Step 4, continue traversing sample1 characters from subscript start until finding character yes "), record subscript end. The purpose of this is to record the end positions of the samples 1 and 2 that are different in structure, and facilitate subsequent deletion to obtain the CSS general formula.

Step 5, judging whether the start and the end meet any one of the conditions: start is 0 or end < start. If at least one is satisfied, jump to step 5.1. Otherwise jump to step 5.2. The purpose of this step is to verify the correctness of the above steps.

Step 5.1, newly creating a sample variable with the value of the shorter one of sample1 and sample 2. Go to step 6. The purpose of this step is to make the final CSS formula shorter.

And 5.2, the CSS general formula cannot be extracted, and error information is output. Go to step 11.

Step 6, it can be determined that the level where the subscripts start to end are located is the CSS level of the required labeling information, and the character string between the subscripts start to end in the sample (in this example, "9") is deleted. For example, the expressions "LI: nth-child (x)" and "LI: nth-of-type (x)" refer to the unique tags in the < LI > series tags, and the CSS general formula in which the required list information can be obtained by deleting the specific information is provided. Then, the symbol sequence of "nth-child ()" and "nth-of-type ()" in the level where start and end are located in sample is replaced by an empty character string.

Step 7, returning the sample as the final CSS formula, in this example, the final result of the CSS formula is "HTML > BODY > DIV, nth-of-type (5) > DIV, nth-of-type (2) > DIV, nth-of-type (1) > UL, nth-of-type (1) > LI > A, nth-of-type (1)", since this embodiment takes the title as an example, all titles of this list page can be selected from the obtained CSS formula. And then fields such as UrlModel, DataSource and the like in the template can be generated according to webpage information such as url links and the like, and required crawling information is manually input, so that the template is finally obtained and stored.

And 8, finishing template marking.

In the embodiment, in the template marking process, only the link CSS general formula of the detail page in the list page needs to be marked, the list page correctly displays the CSS general formula, the release time, the release author, the page turning button CSS general formula and the like, so that the crawler can accurately and efficiently extract data, the complexity of the time of the whole template marking process is only O (n), the speed is very high, and the efficiency of the crawler is further improved.

It should be understood that although the various steps in the flow charts of fig. 2-4 are shown in order as indicated by the arrows, the steps are not necessarily performed in order as indicated by the arrows. The steps are not performed in the exact order shown and described, and may be performed in other orders, unless explicitly stated otherwise. Moreover, at least some of the steps in fig. 2-4 may include multiple steps or multiple stages, which are not necessarily performed at the same time, but may be performed at different times, which are not necessarily performed in sequence, but may be performed in turn or alternately with other steps or at least some of the other steps.

In one embodiment, as shown in fig. 6, there is provided a crawler apparatus based on Chrome plug-in, including: a task request module 601, a template request module 602 and a crawler module 603,

and the task request module 601 is configured to request a crawler task from the task scheduling center.

The template request module 602 is configured to perform template tagging on the target webpage in advance according to the crawler tagging template corresponding to the crawler task request.

And the crawler module 603 is configured to start the Chrome plug-in, and perform crawler operation by the Chrome plug-in according to the webpage elements labeled in the crawler labeling template.

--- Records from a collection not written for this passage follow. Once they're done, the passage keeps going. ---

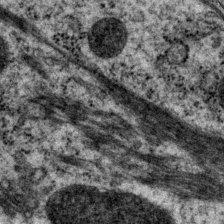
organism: P. pacificus
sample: Pharynx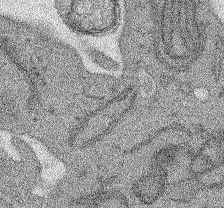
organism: Human
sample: HeLa cells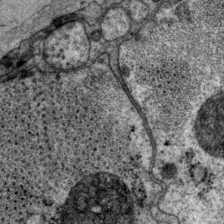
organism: P. pacificus
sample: Pharynx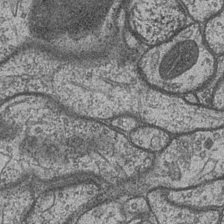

In one embodiment, the crawler module 603 is further configured to obtain links of list pages corresponding to the crawler tasks, and a list page success selector field and a detail page link selector field marked in the crawler marking template; loading the link of the list page, and judging whether the list page is loaded successfully according to the successful selector field of the list page; when the list page is not loaded successfully, refreshing the link of the list page for reloading; when the list page is loaded successfully, acquiring a link of the detail page included in the list page according to the link selector field of the detail page and clicking to load; exporting the hypertext markup language of the loaded detail pages as a crawler result, and finishing the crawler after the links of the detail pages in the list page are loaded.

In one embodiment, the crawler module 603 is further configured to obtain a field of a detail page loading completion selector obtained by labeling in the crawler labeling template, and determine whether the loading of the detail page is successful according to the field of the detail page loading completion selector; when the detail page is not loaded successfully, clicking the link for loading the detail page again; and when the detail page is loaded successfully, the step of exporting the hypertext markup language of the loaded detail page as a crawler result is entered.

In one embodiment, the crawler module 603 is further configured to determine whether the currently loaded list page is an end page; and if the currently loaded list page is not the end page, completing page turning operation according to the webpage elements marked in the crawler marking template until the currently loaded list page is the end page.

In one embodiment, the crawler module 603 is further configured to obtain a field value corresponding to the selector field, and search for a web page source code of the web page according to the field value; wherein the selector field comprises a list page success selector field and/or a detail page load complete selector field, and the web page comprises a list page corresponding to the list page success selector field and/or the detail page corresponding to the detail page load complete selector field; and when the webpage element corresponding to the field value is found in the webpage source code, determining that the webpage corresponding to the selector field is loaded successfully.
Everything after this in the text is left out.